On occasion, an employer disagreeing with the DLSE’s position may take the offensive. In the 2003 decision of California School of Culinary Arts v. Lujan, the employer sued the DLSE, seeking a declaration from the court that its instructors were teachers in an “accredited college” and thus exempt from state law overtime requirements. The DLSE’s manual limited the definition of “accredited college” to schools that awarded a bachelor’s degree or higher. The Court of Appeal held that this section of the manual was an underground regulation and inconsistent with law.

Decisions Benefitting Employees

Employers take note: courts also have disagreed with the DLSE’s opinion letters and manual to the benefit of employees. Perhaps the most significant example is Murphy v. Kenneth Cole Productions, Inc. There, the California Supreme Court considered whether payments to employees for missed meal and rest periods under Labor Code section 226.7 were “wages” or “penalties.” The DLSE had issued an opinion stating that section 226.7 payments were penalties and therefore a one-year statute of limitations applied. The Supreme Court disagreed, holding that such payments were wages and subject to a three-year statute of limitations. In addition to noting that the DLSE’s construction of section 226.7 was not binding, the court observed that the DLSE had previously issued four opinion letters stating that missed meal payments were wages – but changed its position when “the issue became highly politicized.” The court observed that, “when an agency’s construction flatly contradicts is original interpretation, it is not entitled to significant deference.”

Practical Tips

First and foremost, the DLSE manual and opinion letters contain helpful analysis and should not be ignored. The agency’s interpretations often are based on prior case law or existing statutes and regulations. So, not all of the positions the DLSE takes are vulnerable in court.

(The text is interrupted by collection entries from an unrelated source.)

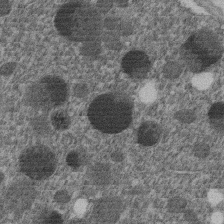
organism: C. elegans
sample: C. elegans embryo early stage
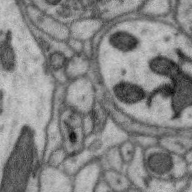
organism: Zebra finch
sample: Brain
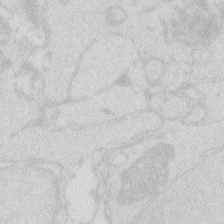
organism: Zebrafish
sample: Macrophage
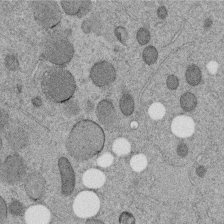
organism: C. elegans
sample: C. elegans embryo early stage
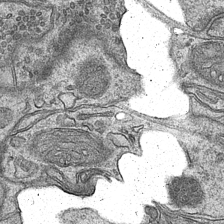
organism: Mouse
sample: CA1 Hippocampus
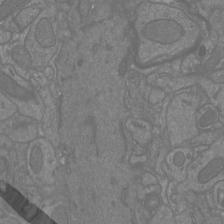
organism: Mouse
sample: Cortical neurons
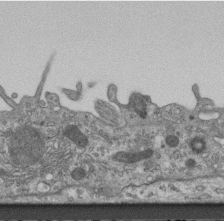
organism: Mouse
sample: Centriole in ependymal cells
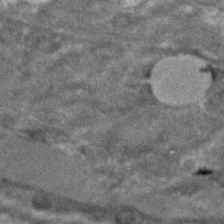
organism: C. elegans
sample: C. elegans embryo
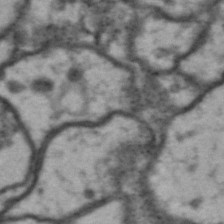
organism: Drosophila
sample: Brain
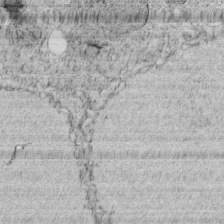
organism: C. elegans
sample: C. elegans embryo early stage
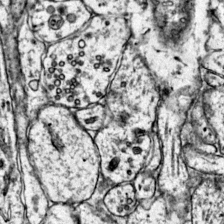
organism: Mouse
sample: Primary visual cortex
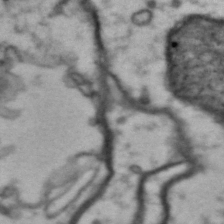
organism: Drosophila
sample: Brain
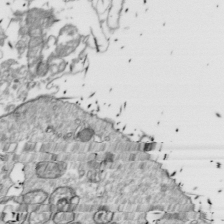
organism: Drosophila
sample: Cell division; meiosis; drosophila spermatocytes
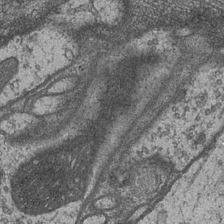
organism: Drosophila
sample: Optic medulla
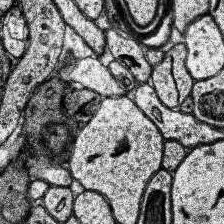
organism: Human
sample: Temporal Lobe
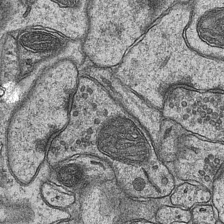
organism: Mouse
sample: CA1 Hippocampus
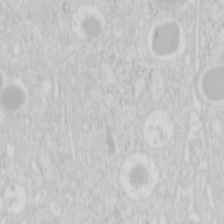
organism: Mouse
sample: Pancreas
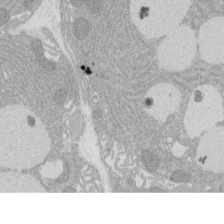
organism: Rat
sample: Salivary granule
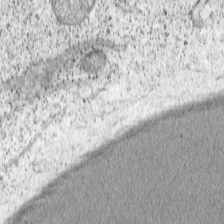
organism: African green monkey
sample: COS-7 cells
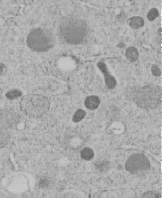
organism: C. elegans
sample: C. elegans embryo early stage
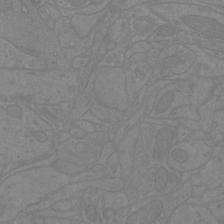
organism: Mouse
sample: Cortical neurons
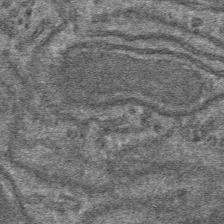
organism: Mouse
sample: Mouse hepatocytes
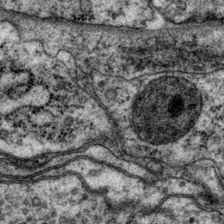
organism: P. pacificus
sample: Pharynx
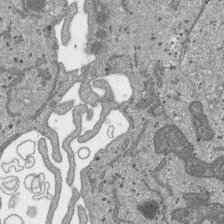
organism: Human
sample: Lung epithelial cells infected with SARS-CoV-2
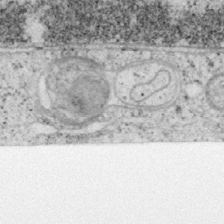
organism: Mouse
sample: OT-I killer T cells with ID8 ovarian cancer cells
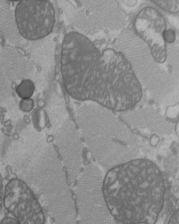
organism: C57BL Mouse
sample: Heart
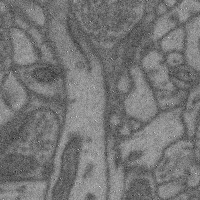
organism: Mouse
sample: Cerebral cortex
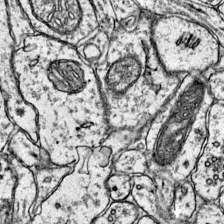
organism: Mouse
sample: Primary visual cortex
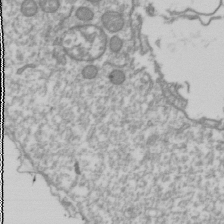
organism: Drosophila
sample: Cell division; meiosis; drosophila spermatocytes
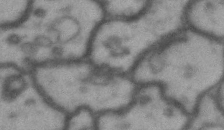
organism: Drosophila
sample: Brain
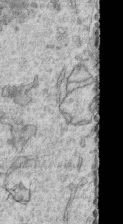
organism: Human
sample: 1205lu cells
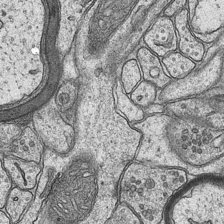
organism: Mouse
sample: CA1 Hippocampus
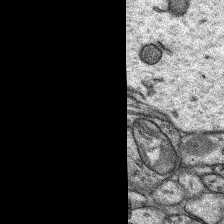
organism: Rat
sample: Hippocampus
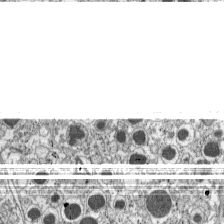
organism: C57BL Mouse
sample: Pancreatic islet
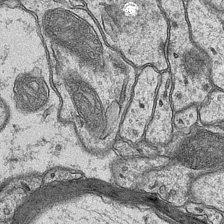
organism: Mouse
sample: CA1 Hippocampus
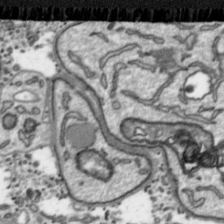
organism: Toxoplasma gondii
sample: Parasites in a vacuole inside a host cell
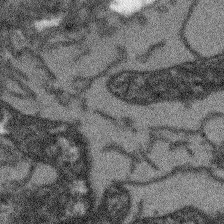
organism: Arabidopsis thaliana
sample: Root tip
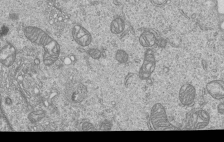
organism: Human
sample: MDA-MB-231 cells
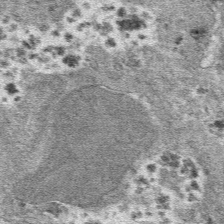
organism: Mouse
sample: Mouse hepatocytes
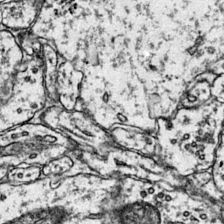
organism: Mouse
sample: Primary visual cortex
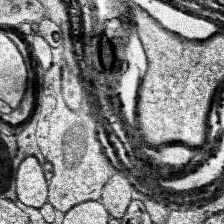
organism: Human
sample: Temporal Lobe
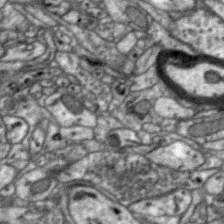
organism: Zebra finch
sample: Brain
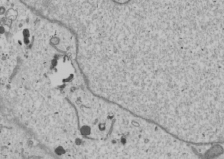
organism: Human
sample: Mitochondria in U2OS cells
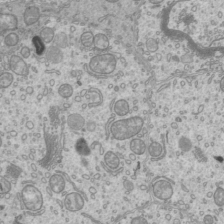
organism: Mouse
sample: Cilia; mouse epididymis
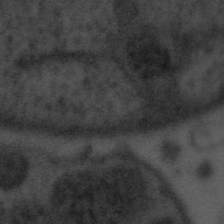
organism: Tuwongella immobilis
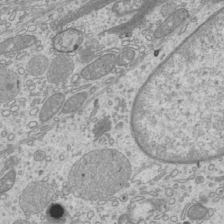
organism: Mouse
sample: Cilia; mouse epididymis
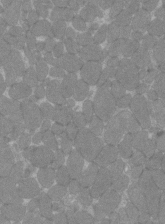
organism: C57BL Mouse
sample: Tibialis anterior muscle cell
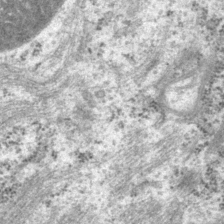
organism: P. pacificus
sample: Pharynx
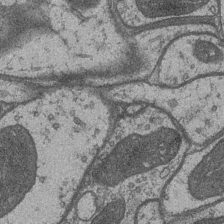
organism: Drosophila
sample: Optic medulla
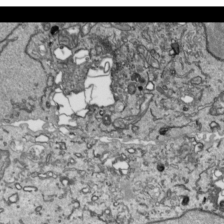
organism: Human
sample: Mitochondria in HCT116 cells
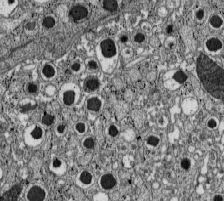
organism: C57BL Mouse
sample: Pancreatic islet
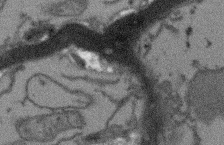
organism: Arabidopsis thaliana
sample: Root tip
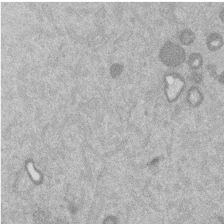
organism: Mouse
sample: Dividing mouse embryo 1 cell stage
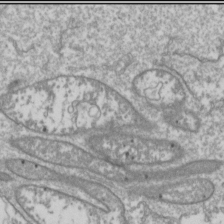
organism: Drosophila
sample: Cell division; meiosis; drosophila spermatocytes
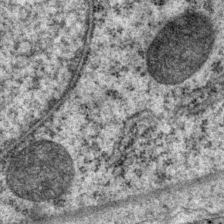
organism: P. pacificus
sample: Pharynx
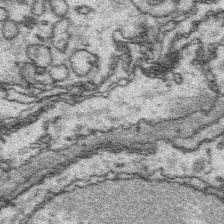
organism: Platynereis dumerilii
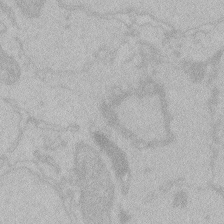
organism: Zebrafish
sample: Macrophage infected with Toxoplasma gondii
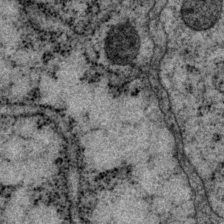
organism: P. pacificus
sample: Pharynx
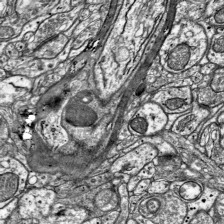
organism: Mouse
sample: Visual Cortex
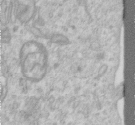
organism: Human
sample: Centriole in RPE cells
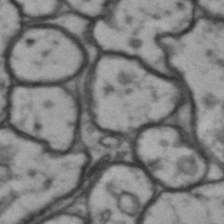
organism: Drosophila
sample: Brain
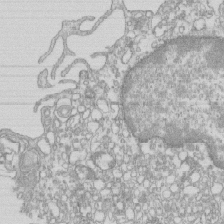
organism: Mouse
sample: Macrophages
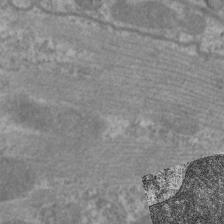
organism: C. elegans
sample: Pharynx
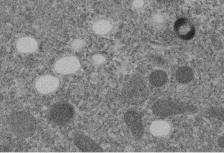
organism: C. elegans
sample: C. elegans embryo early stage
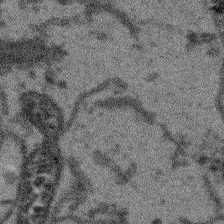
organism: Arabidopsis thaliana
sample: Root tip
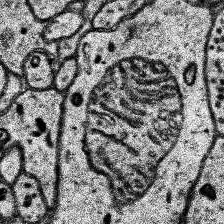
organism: Human
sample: Temporal Lobe
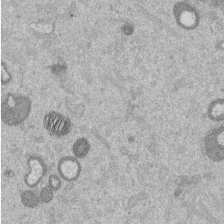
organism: Mouse
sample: Dividing mouse embryo 1 cell stage
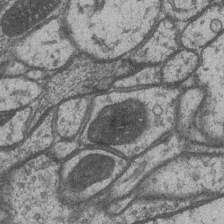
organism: Drosophila
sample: Optic medulla
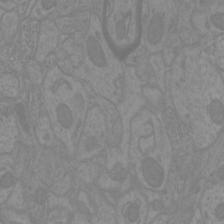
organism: Mouse
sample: Cortical neurons
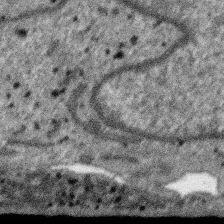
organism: Human
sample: Lung epithelial cells infected with SARS-CoV-2
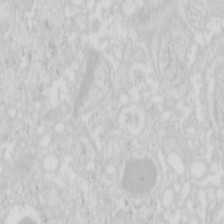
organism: Mouse
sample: Pancreas
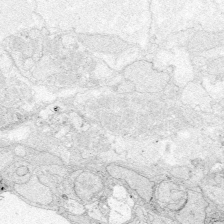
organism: Zebrafish
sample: Whole-Brain
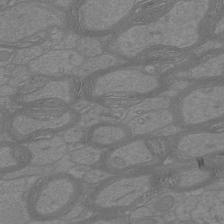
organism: Mouse
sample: Cortical neurons
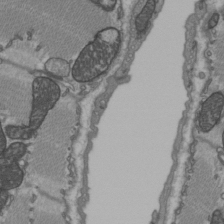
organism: C57BL Mouse
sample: Heart
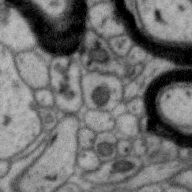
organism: Zebra finch
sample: Brain
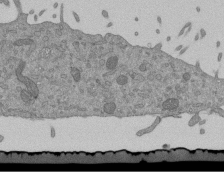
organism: Mouse
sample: ED-1 cell nuclei; centrioles
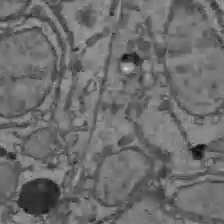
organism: C57BL Mouse
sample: Liver
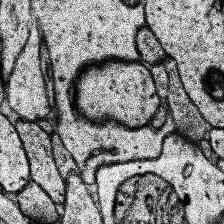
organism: Human
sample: Temporal Lobe
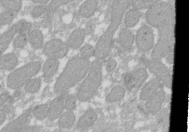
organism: Xenopus
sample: Cilia; centrioles in frog embryo cells
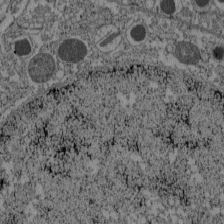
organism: C57BL Mouse
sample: Pancreatic islet
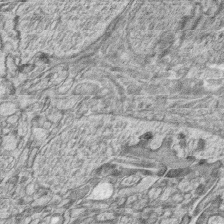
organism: Zebrafish
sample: synaptic ribbons in rod cells and cone cells
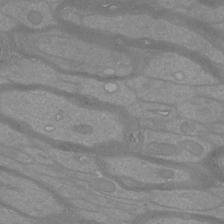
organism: Mouse
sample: Cortical neurons

Employers and lawyers should not ignore DLSE provisions that have no clear basis in law, either. As stated, right or wrong, the agency will rely on its own interpretations of the law at administrative hearings. Employers seeking to overturn these rulings must do so in court, which can be an expensive proposition when an employee’s administrative claim involves just a few hundred dollars.

Lawyers relying on DLSE interpretations should consider whether to qualify their advice to make clear to clients that the DLSE’s opinions are not binding and could be reversed by a court. Uncritical reliance on the DLSE’s legal position could expose an employer to serious liability. The Legislature should insulate employers who rely on DLSE interpretations. Until then, caveat lawyer.

As always, before adopting any wage-and-hour practice that could lead to potential class-wide liability, employers should consult with competent wage-and-hour counsel.